Ausgabe 14/2017 - 07.04.2017
Bremen (epd). Pflegende Angehörige eines demenzkranken Menschen müssen nach Auffassung von Experten unbedingt lernen, gut für sich selbst zu sorgen. "Helfen Sie sich selbst, damit Sie ihrem Angehörigen helfen können", sagte Chefarzt Synan Al-Hashimy vom Alzheimer-Therapiezentrum Ratzeburg am 3. April bei einem Demenzkongress in Bremen. 35 Prozent der pflegenden Angehörigen wiesen klinisch bedeutsame depressive Symptome auf, weil sie überlastet seien, warnte der Mediziner.
Und der Redner fügte hinzu: "Bei pflegenden Ehepartnern mit hohem emotionalem und mentalem Stress ist das Sterberisiko um 63 Prozent höher." Nach den Erfahrungen des Mediziners vergessen pflegende Angehörige häufig sich selbst und gehen innerlich unter. So könnten aus fröhlichen Menschen Patienten werden. Die Zahl der potenziell Gefährdeten sei groß: "70 Prozent der Menschen mit Demenzerkrankungen werden von ihren Angehörigen zu Hause versorgt - meist über Jahre und rund um die Uhr."

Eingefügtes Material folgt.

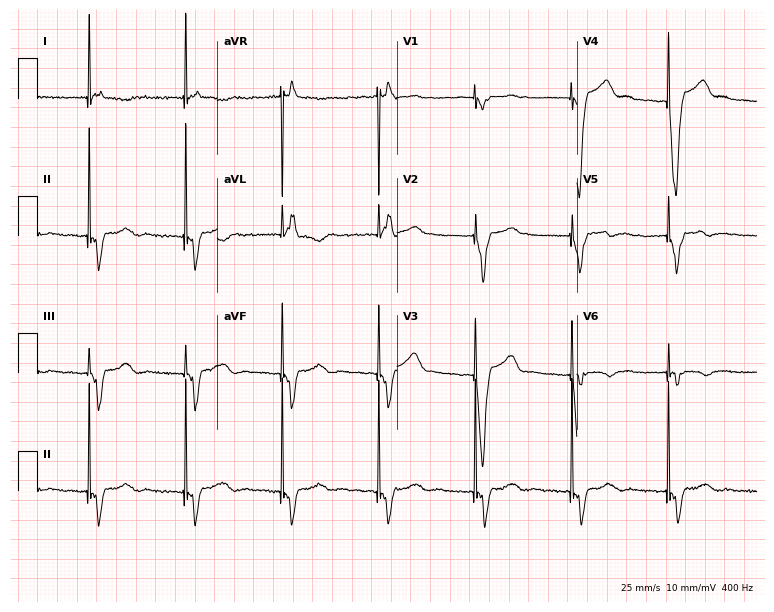
Standard 12-lead ECG recorded from a female, 58 years old (7.3-second recording at 400 Hz). None of these six findings is recorded: first-degree AV block, right bundle branch block, left bundle branch block, sinus bradycardia, atrial fibrillation, sinus tachycardia. Other findings, if any, are not listed.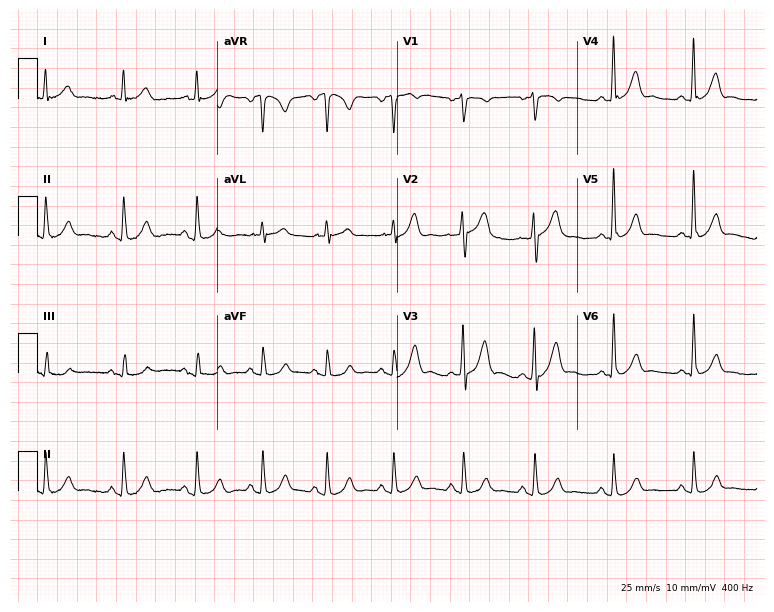
ECG — a male, 45 years old. Labelled as a normal ECG.

Vor allem der Verlust sozialer Kontakte, fehlende Anerkennung durch die Umwelt und Verlusterfahrungen belasteten Angehörige seelisch. Körperlich werde das Immunsystem geschwächt. Symptome wie Magen-, Glieder- und Herzbeschwerden verschärften die Situation. "Außerdem haben pflegende Angehörige oft einen erhöhten Konsum von Schlaf- und Beruhigungsmitteln, Schmerzmedikamenten und Psychopharmaka."
Der Chefarzt leitet im schleswig-holsteinischen Ratzeburg eine Rehaklinik, in der pflegende Angehörige lernen können, wie sie wieder zu Kräften kommen. "Zu uns kommen sie leider oft erst dann, wenn sie am Ende ihrer Kräfte sind", bedauerte Al-Hashimy. "Besser wäre es, sie würden sich vom ersten Tag an Hilfe organisieren."